Mr Franco, who is always careful to underscore that foreign affairs is the responsibility of the central government in Madrid, echoed much of the sentiment expressed by the Chief Minister.

“The position of the previous foreign minister for us was hard and did not focus on the real problem,” he said.

Mr Franco told reporters that the change of tone from Mr Dastis was “important”.

“I think we are laying down the foundations for new positions in regards to the question of Gibraltar,” Mr Franco said.

“We are talking about a problem that affects many thousands of people in this area that is economically depressed and evidently the situation is based on our history.”

“This is not something that has happened in the past year. It is a situation that we have to find a solution to, but while doing so we must think of the public that will live the consequences of the politics from the past.”
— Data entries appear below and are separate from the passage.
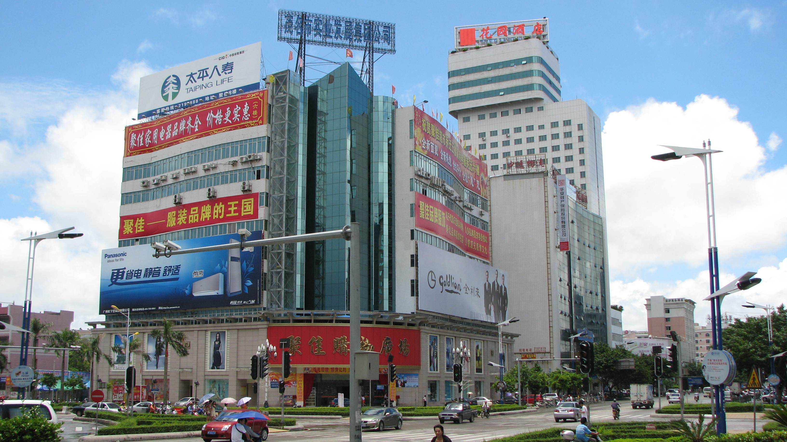 Maoming, 2009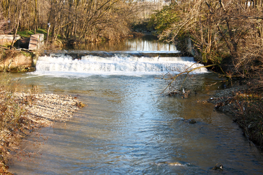 Un tratto del torrente Terdoppio nei pressi della Badia di Dulzago, Bellinzago Novarese (NO)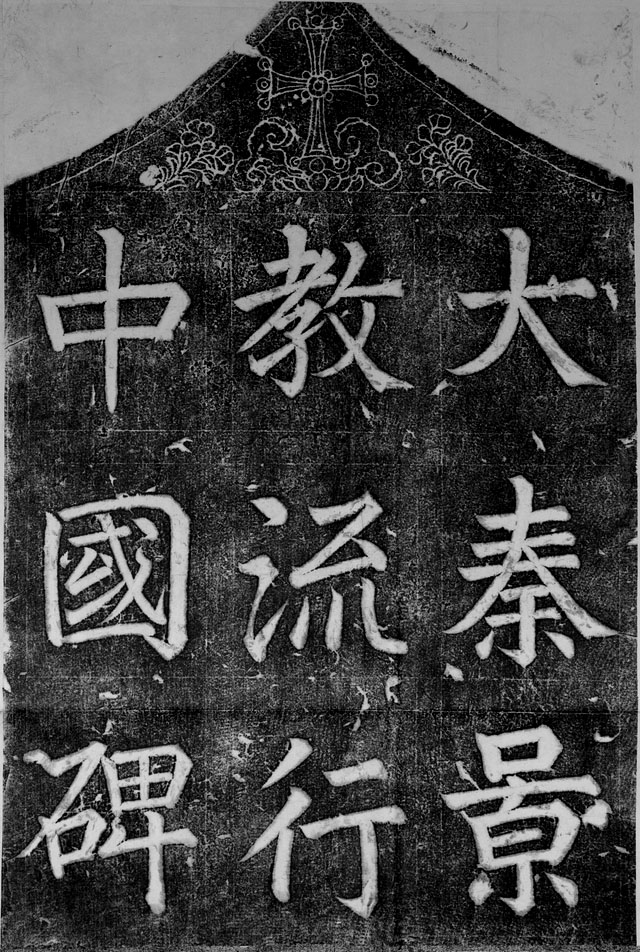 大秦景教流行中国碑碑額拓本。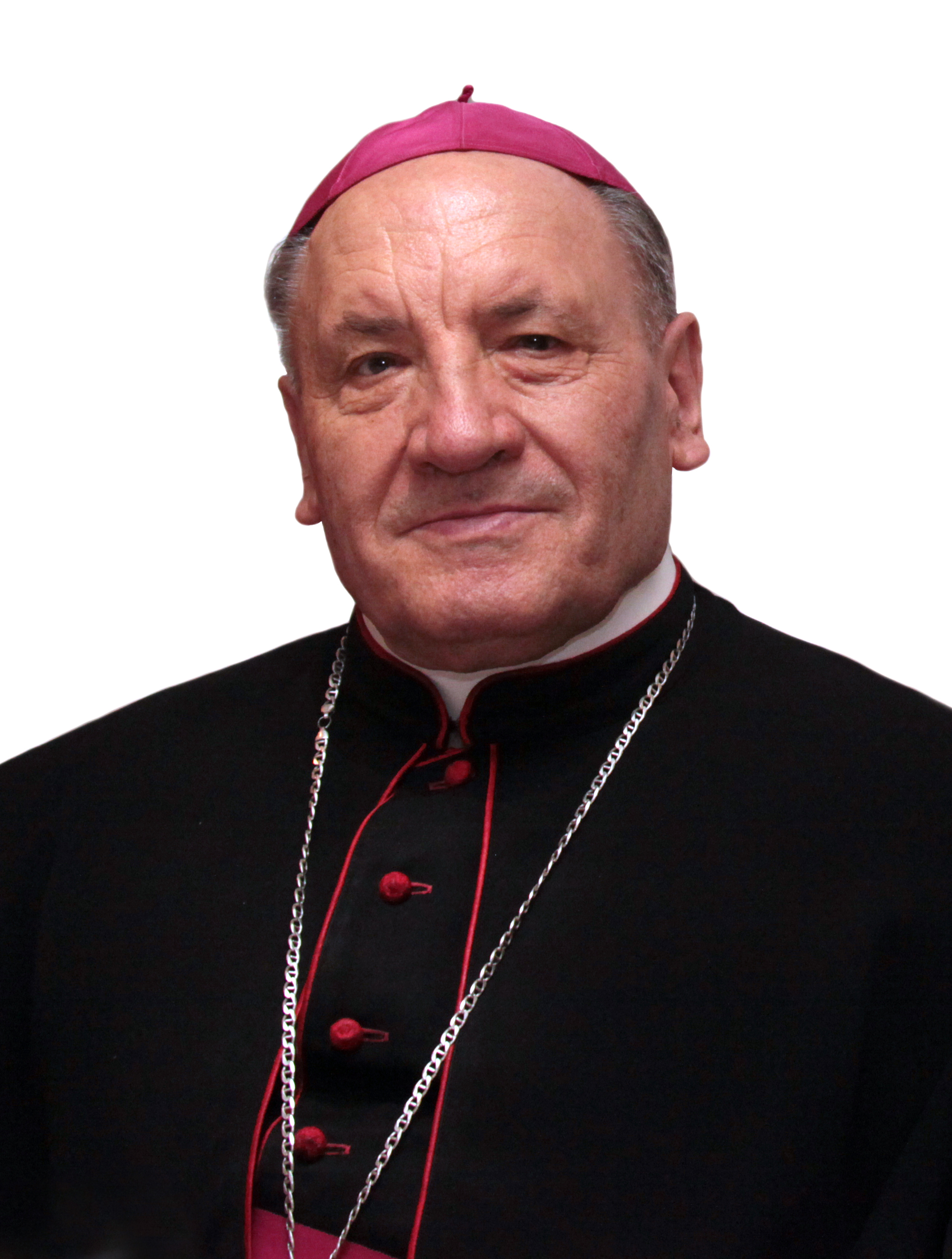 Ян Пурвінський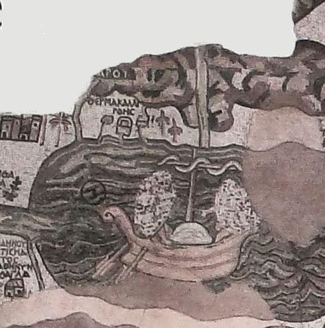 Madaba Map - North Dead Sea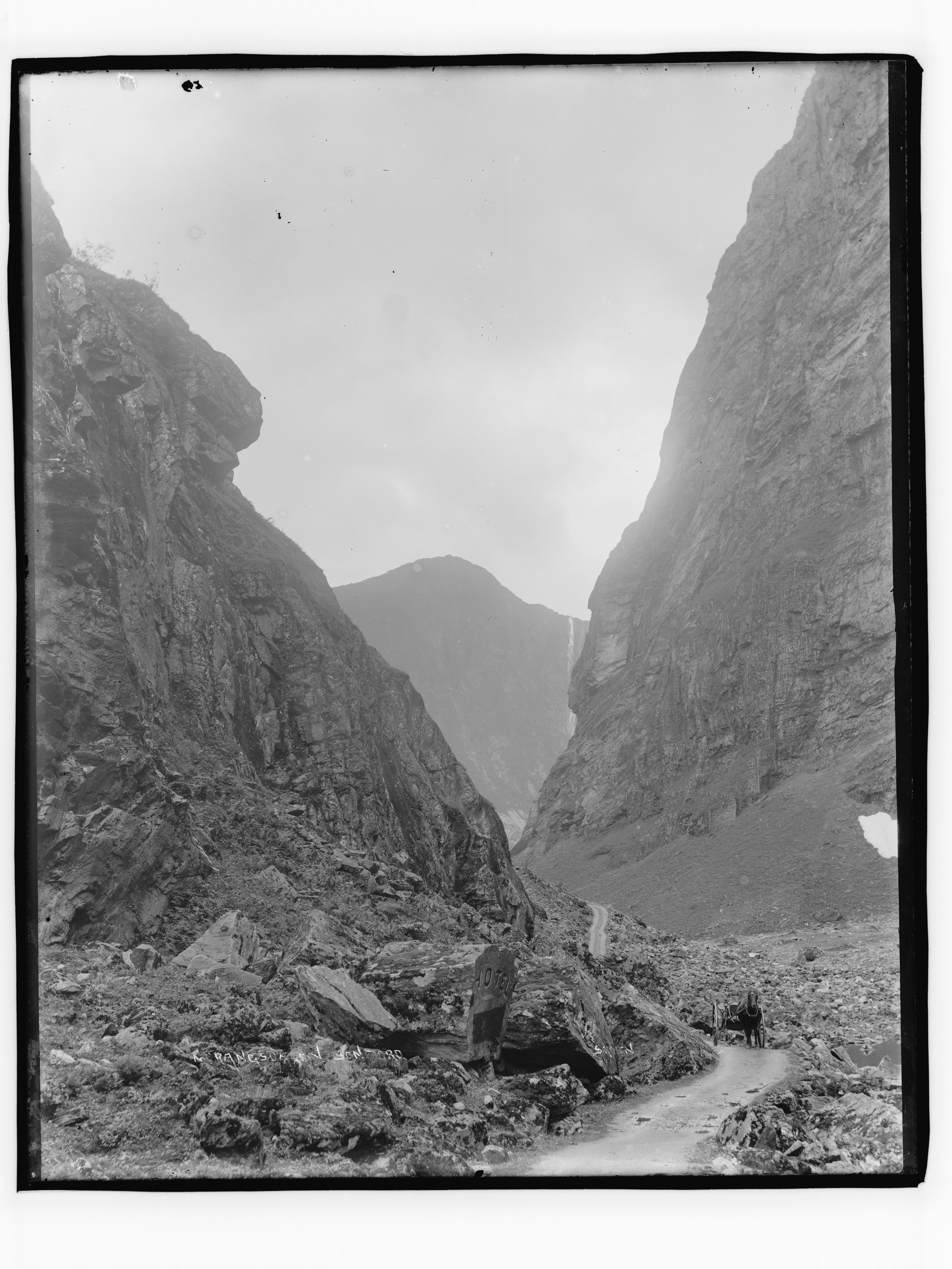 «Norangsdalen. Sondfiord» Påskrift negativ: Norangsdalen. Sondfiord Skøien Påskrift konvolutt: Kærrevei fra Krerangssundet [Riksantikvaren] Glass svart/hvitt Kollodium tørrplate Konv. 24x32 cm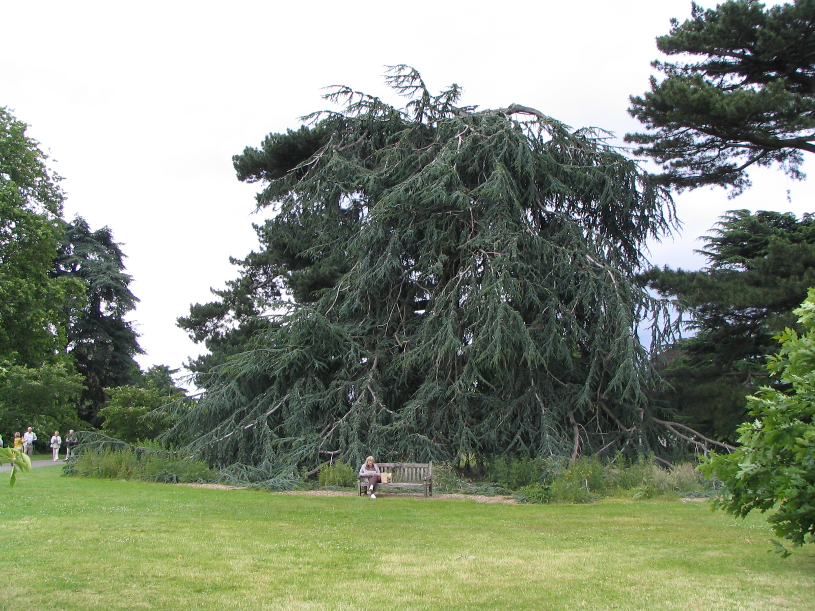 Cedrus_atlantica 'Glauca_Pendula', Kew Gardens, London (author: Mihailo Grbić).

La Linea’s mayor added that he aims to continue a fluid relationship with Gibraltar throughout and after the Brexit process, and hopes that any future negotiations will focus on the issues affecting the public.

The meeting yesterday, which was also attended by deputy Chief Minister Dr Joseph Garcia, is the latest in a string of such meetings such Mr Franco took office.

“The important thing about today is the normality in which we approach these contacts and the regularity of which Juan and I have had the opportunity to exchange views,” Mr Picardo said.

“There is a lot of work to be done to ensure that Brexit does not affect the people who cross that frontier everyday whether they are Gibraltarians or Gibraltar residents going north, or whether they are European citizens or any nationality travelling south.”

Mr Franco mirrored Mr Picardo’s statements on the fluid relationship between the La Linea council and the Government of Gibraltar.

“We have a new reality that now affects both Gibraltar and La Linea, and in particular our economy,” Mr Franco said when discussing Brexit.

“I am very happy with the conversation we have just had and I am delighted to be here in Gibraltar. Most importantly we have had a new exchange of information since the last time we met here in Gibraltar.”